Человек с черным от солнечного жара лицом, с головой, покрытой, будто папахой, копной ржаных волос (на веревке через плечо у него висела бандура), улыбаясь, смотрел на проводника, и казалось, в вечерних сумерках глаза его горят, как угли.
— Мне до… — Он назвал станцию.
— Там и остановки нет…
— Ничего, авось остановится… — Человек с бандурой добродушно оскалил белые зубы и снова улыбнулся проводнику.
— Ох, не люблю заводиться с вашим братом.
— А ты не заводись… Тебя же божьим имечком просят…
Проводник вздохнул и, прижавшись к грязной стене, пропустил бандуриста.
Я набрал теплой воды в чашку из кипятильника и пошел обратно, стараясь вспомнить, где я видел этого человека.

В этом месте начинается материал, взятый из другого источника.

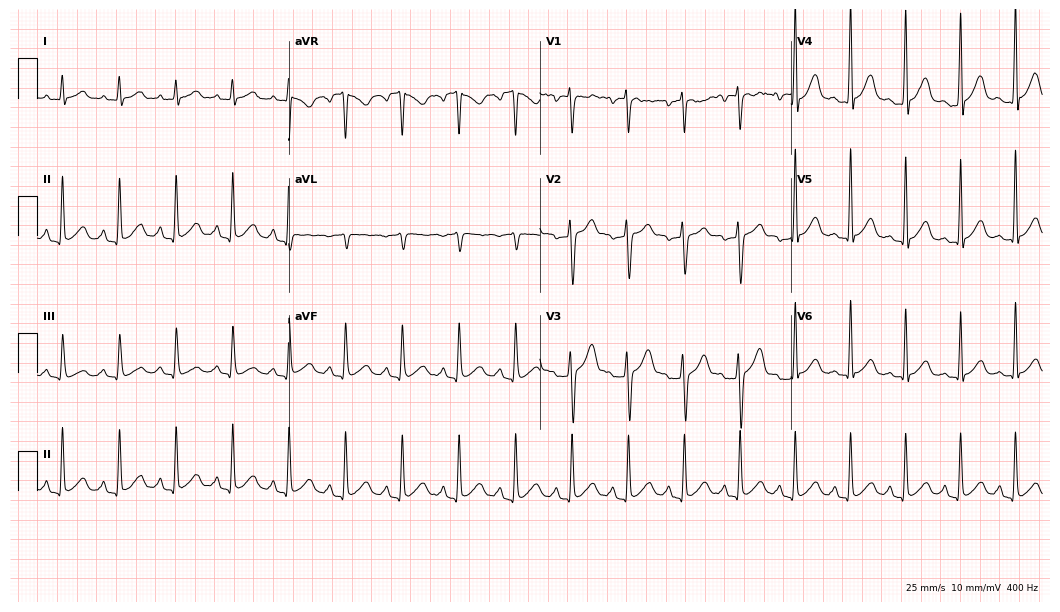
Electrocardiogram (10.2-second recording at 400 Hz), a man, 19 years old. Overall reading on record: normal ECG.

Медленно разгорались свечи в фонарях, вырывая из сумерек корзины, узлы, игравшую перламутром бутылку с молоком, испуганный голубой глаз, ногу в смазном сапоге и босую, свисающую с полки…
— Передайте донечке цей узелок и квиточки! — крикнул кто-то. И в столбах последнего мутного света поплыл к донечке, в конец вагона, узелок и чахлый букет полевых ромашек с колокольчиками. Он светился — от пламени ли свечек, от простора ли за окном? От влаги ли прохладного вечера, незаметного, переходившего в ночь? Донечка была светловолосая, кудрявая, улыбчивая; я видел ее, когда возвращался с водой.
Плавно уносились пригороды, овраги, рощи. Сосновый лес придвинулся к окну… Отец стал искать папиросы.
— Забыл! Ну пустяки, купим! Впрочем, не пустяки, потому что не купим!..
Коробочка «Сэр» оказалась у меня. Отец дрожащими пальцами взял папиросу, постучал по крышке и спросил, можно ли курить. Никто не ответил. Только женщина в черной шали с удивлением сказала:
— Да курите, господи!
Отец жадно затянулся.
По соседству с нами священник в серой рясе разбирал колоду карт, рядом подремывала матушка в кашемирах, а напротив, за столиком, мастеровой с узелком и высокий узкоплечий человек, похожий на штык, тусклый и молчаливый, вели неслышный разговор.
Все эти люди, и вечерний свет, и закат, и теснота, и вагонная пыль, и прелесть женских улыбок, и серебристая борода батюшки, и чья-то серая пила на полке — по ее плоскому телу скользят последние бронзовые отсветы вечерней зари, — все это, возвращаемое памятью, кажется почти фантастическим миром, рембрандтовской игрой света и теней.